2026-05-29 13:49:09 -05:00

112 lines
4 KiB
Markdown

---
title: feat: Recurring scrape merge readiness
type: feat
status: completed
date: 2026-05-29
origin: LFG — PR #1538 ready; CI smoke suite missing newer Documents workflow tests
---
# feat: Recurring scrape merge readiness
## Summary
PR #1538 lands the recurring Documents scrape workflow (verify, auth bootstrap, unified operator entrypoints, GUI token discovery). Local smoke coverage exists for the newer scripts, but `.github/workflows/main.yml` still runs only the original six smoke tests. Close that gap so CI exercises the Documents operator path before merge.
---
## Problem Frame
Operators rely on `run-documents-scrape.sh`, `verify-documents-archives.sh`, and `setup-scrape-auth.sh`. Smoke tests exist for each (`documents-scrape-smoke.sh`, `verify-documents-auth-smoke.sh`) but are not wired into CI. A regression in the unified workflow could merge undetected while the legacy scrape smokes stay green.
`container-smoke.sh` requires Docker build and host archive mounts — keep it local-only for now; do not block this pass on container CI unless trivial to add.
---
## Requirements
| ID | Requirement |
|----|-------------|
| R1 | CI `recurring-scrape-smoke` job runs `documents-scrape-smoke.sh` and `verify-documents-auth-smoke.sh` |
| R2 | `.docs/Recurring-Scrape-Setup.md` lists the full smoke suite (local + CI) consistently |
| R3 | All smoke scripts pass locally after the CI change |
---
## Scope Boundaries
- No changes to core C# exporter or merge semantics.

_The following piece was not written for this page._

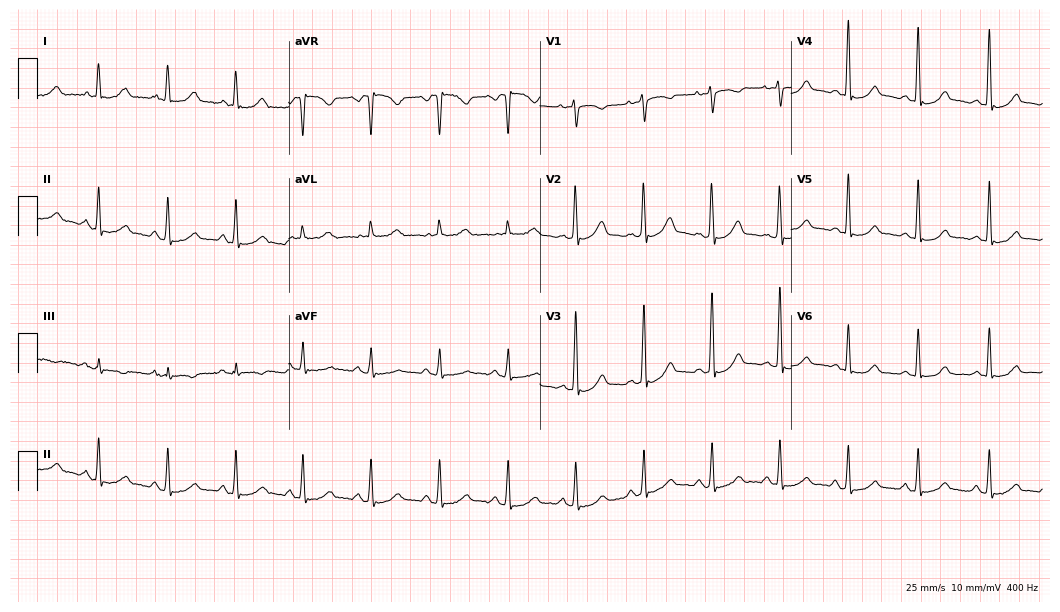
ECG (10.2-second recording at 400 Hz) — a 39-year-old female. Labelled as a normal ECG.

- No attempt to unblock upstream fork `action_required` CI (maintainer approval).
- `container-smoke.sh` stays optional/local unless Docker is already available in the job without new infrastructure.

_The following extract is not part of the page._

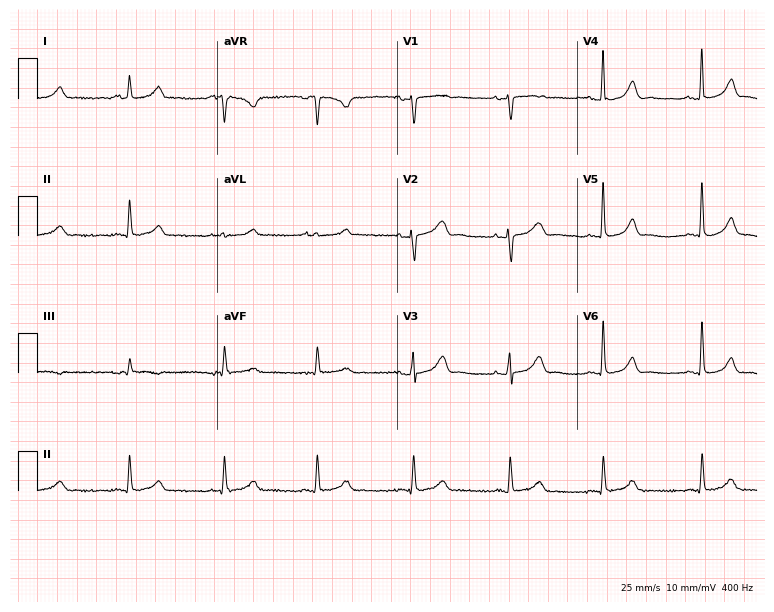
Standard 12-lead ECG recorded from a female patient, 46 years old (7.3-second recording at 400 Hz). Read as a normal ECG.

### Deferred to Follow-Up Work
- Add `container-smoke.sh` to CI with Docker-in-GitHub-Actions setup.
- Live-token grow-only proof on production archives (operator-run, not committed).
---
## Implementation Units
### U1. Expand CI recurring-scrape-smoke job
**Goal:** Run Documents workflow smoke tests in GitHub Actions.
**Requirements:** R1
**Files:**
- Modify: `.github/workflows/main.yml`
**Approach:** Append `./scripts/tests/documents-scrape-smoke.sh` and `./scripts/tests/verify-documents-auth-smoke.sh` to the existing `Run recurring scrape smoke tests` step after chmod.
**Test scenarios:**
- Workflow YAML invokes both new scripts (grep or dry-run review).
- Local run of both scripts exits 0.
**Verification:** `bash -n` on workflow not needed; local smoke pass + workflow file contains both script paths.
---
### U2. Align operator documentation
**Goal:** Document which smokes run in CI vs locally.
**Requirements:** R2
**Dependencies:** U1
**Files:**
- Modify: `.docs/Recurring-Scrape-Setup.md`
**Approach:** Add a short "Validation" subsection listing all smoke scripts; mark which run in CI vs local-only (`container-smoke.sh`).
**Test scenarios:**
- Doc mentions `documents-scrape-smoke.sh` and `verify-documents-auth-smoke.sh` under CI coverage.
**Verification:** Manual read of updated section.
---
### U3. Run full local smoke suite
**Goal:** Confirm no regressions before push.
**Requirements:** R3
**Dependencies:** U1, U2
**Files:** (none — validation only)
**Approach:** Run every `scripts/tests/*.sh` locally; fix any failures in scope.
**Test scenarios:**
- All ten smoke scripts exit 0.
**Verification:** Single shell loop over `scripts/tests/*.sh`.
---
### Delta Update (2026-05-29)
- **Landed:** Source-built Docker + compose + `setup-cron.sh` (monthly default); append-only merge; custom `~/Documents/*` targets; compound solution doc; preflight skips forbidden channels when seeded archives exist; `--config` on `setup-cron.sh`; compose `DCE_ARCHIVE_ROOT` + optional `scrape.env` for builds; operator doc fixes (append contract, weekly schedule, monitoring log path).
- **Partial:** Live grow-only proof on all enabled targets not run in this pass; some channels remain forbidden under current token.
- **Next:** `prove-incremental-append.sh` per enabled target; consider `container-smoke.sh` in CI when Docker is available on runners.